Worker Node Failure Troubleshooting Exercises

Rupam Bezbarua:
Worker Node Failure Troubleshooting Exercises

Rupam Bezbarua:
Hi - Need some help with the Worker Node failure Troubleshooting exercises. While trying to solve Question 2, I run journalctl -u kubelet to look at the logs and I get a line that reads:

"Apr 30 18:02:57 master kubelet[562]: F0430 18:02:57.860270 562 server.go:196] failed to load Kubelet config file /var/lib/kubelet/config.yaml, error failed to read kubelet config file "/var/lib/kubelet/config.yaml".
However, the file is very much present in the directory /var/lib/kubelet/config.yaml. So, I am not sure where I need to check to make sure it looks at this directory and picks the config file.

Sahil Rahi:
Cause you are running it on master node, the node which is not working is node01, ssh into node01 and run this command there

Rahul Soni:
Kubelet is present on all nodes.
Can you checl the config and verify the certificates path and name if its correct.

Rupam Bezbarua:
<@UTG489Y9F> <@UK2LT2FN0> Thank you so much for your help. I was indeed trying to run it in the master instead of node01.

Rahul Soni:
Thats not wrong, kubelet runs on master node too. Every node in the cluster

Rupam Bezbarua:
<@UK2LT2FN0> I am actually stuck in Q3 of the same section. Under /etc/kubernetes/kubelet.conf, I am able to see the following: client-certificate: /var/lib/kubelet/pki/kubelet-client-current.pem
client-key: /var/lib/kubelet/pki/kubelet-client-current.pem

Rahul Soni:
Check the certificate name in the directory.

Rupam Bezbarua:
It’s using the same file for both certificate and key. However, under /var/lib/kubelet/pki/, I see the following kubelet-client-2020-05-01-12-47-18.pem kubelet-client-current.pem kubelet.crt kubelet.keyWhat’s the best way to find out the relevant one? I did try to view the details using openssl x509 in each one of the .pem and .crt files but can’t seem to understand which one could be the right one

Rahul Soni:
Student question: use kubelet.crt

Rahul Soni:
i would urge you go through the lectures again, would be helpful for you.
And yes we are here always to help you.

Rupam Bezbarua:
Yes, I tried kubelet.crt as well. Not working for some reason.

Rupam Bezbarua:
<@UK2LT2FN0> Yes, it’s a good idea to go through the entire certificate lectures again. Will do that.
Just can’t wrap my head around what I am missing here. used kubelet.crt as the certificate and kubelet.key as the key for the node to authenticate itself. Restarted the service but can’t seem to fix it.
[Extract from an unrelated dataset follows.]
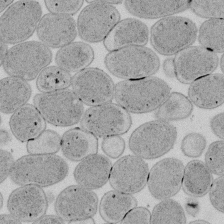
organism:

I will go through TLS Certs section again.

Sahil Rahi:
Hi rupam, for cluster issues, first check the deployments, get logs from them, check nodes are ready or not, if all nodes are ready then use command journalctl -u kubelet -f in master node first, if issue is not there then ssh into all nodes and check their kubelet status using the above command. Also check for pods in kube-system if there is any issue, if kubelet is not working in master node and you are getting error like did you specify correct port then use command - docker ps -a , and then docker logs container-id. If you dont know any step i said above then check the lectures again. Hope it helps.

Sahil Rahi:
For the third question which you are solving, since the worker node01 is not working, try to ssh into node01 and use command: journalctl -u kubelet -f. you will see the issue.

Rupam Bezbarua:
<@UTG489Y9F> yep, I was looking at the wrong place. The journalctl command really helped. The kubelet service was unable to connect to the API server because of a wrong port configured in the kubeconfig file. Once I fixed that and reloaded the service, it seems to be working fine.

Thanks to you both for your help. The 3rd one took a greater part of the my today. Apologies for multiple pings on what really was an oversight on my part.